Collected data entries
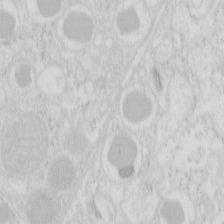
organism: Mouse
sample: Pancreas
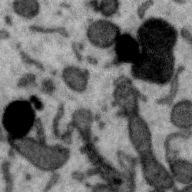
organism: Zebra finch
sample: Brain
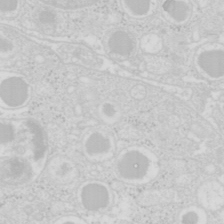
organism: Mouse
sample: Pancreas
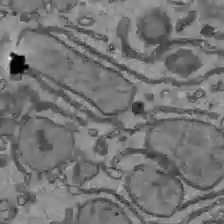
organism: C57BL Mouse
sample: Liver
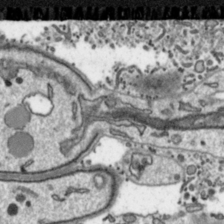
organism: Toxoplasma gondii
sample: Parasites in a vacuole inside a host cell
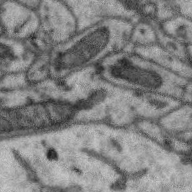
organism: Zebra finch
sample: Brain
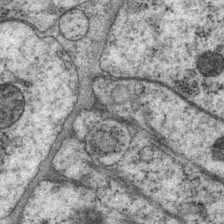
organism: P. pacificus
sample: Pharynx
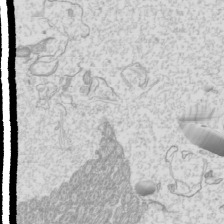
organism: Mouse
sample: Cilia; mouse epididymis
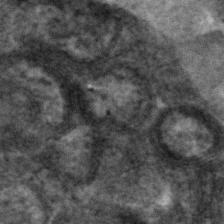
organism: C. elegans
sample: C. elegans embryo
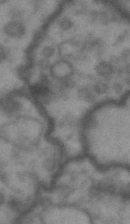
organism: Drosophila
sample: Brain
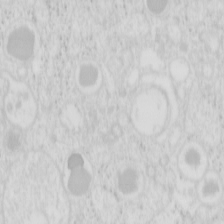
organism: Mouse
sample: Pancreas
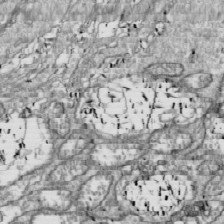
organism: Drosophila
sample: Cell division; meiosis; drosophila spermatocytes
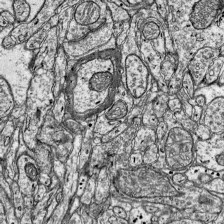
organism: Mouse
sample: Visual Cortex
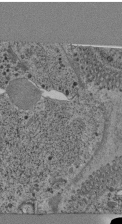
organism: C. elegans
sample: C. elegans pharynx
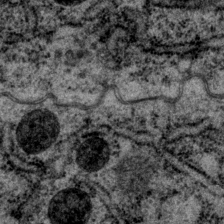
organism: P. pacificus
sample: Pharynx
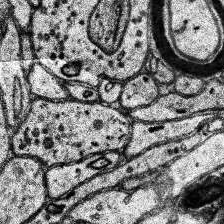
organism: Human
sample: Temporal Lobe
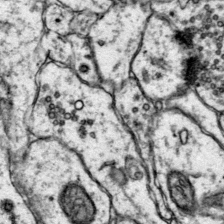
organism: Mouse
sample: Primary visual cortex
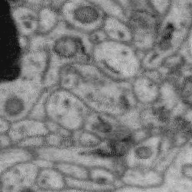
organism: Zebra finch
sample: Brain
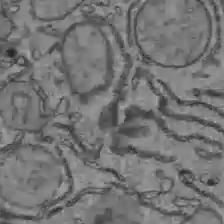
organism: C57BL Mouse
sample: Liver
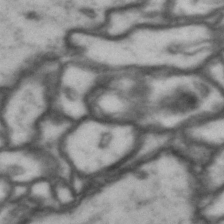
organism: Drosophila
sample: Brain
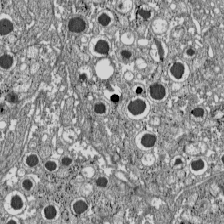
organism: C57BL Mouse
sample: Pancreatic islet
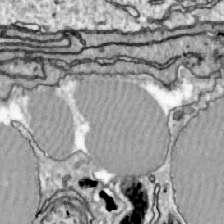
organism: Zebrafish
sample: Actinotrichia fibers
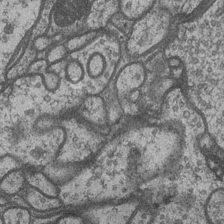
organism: Drosophila
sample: Optic medulla
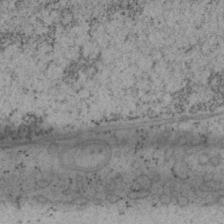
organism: Human
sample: HeLa cells
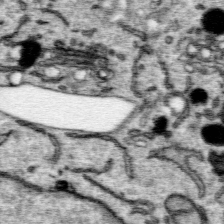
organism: Human
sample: HeLa cells

(The problem):
All records above should be duplicated exactly, with the pictures omitted.

(Problem solution):
organism: Mouse
sample: Pancreas
organism: Zebra finch
sample: Brain
organism: Mouse
sample: Pancreas
organism: C57BL Mouse
sample: Liver
organism: Toxoplasma gondii
sample: Parasites in a vacuole inside a host cell
organism: Zebra finch
sample: Brain
organism: P. pacificus
sample: Pharynx
organism: Mouse
sample: Cilia; mouse epididymis
organism: C. elegans
sample: C. elegans embryo
organism: Drosophila
sample: Brain
organism: Mouse
sample: Pancreas
organism: Drosophila
sample: Cell division; meiosis; drosophila spermatocytes
organism: Mouse
sample: Visual Cortex
organism: C. elegans
sample: C. elegans pharynx
organism: P. pacificus
sample: Pharynx
organism: Human
sample: Temporal Lobe
organism: Mouse
sample: Primary visual cortex
organism: Zebra finch
sample: Brain
organism: C57BL Mouse
sample: Liver
organism: Drosophila
sample: Brain
organism: C57BL Mouse
sample: Pancreatic islet
organism: Zebrafish
sample: Actinotrichia fibers
organism: Drosophila
sample: Optic medulla
organism: Human
sample: HeLa cells
organism: Human
sample: HeLa cells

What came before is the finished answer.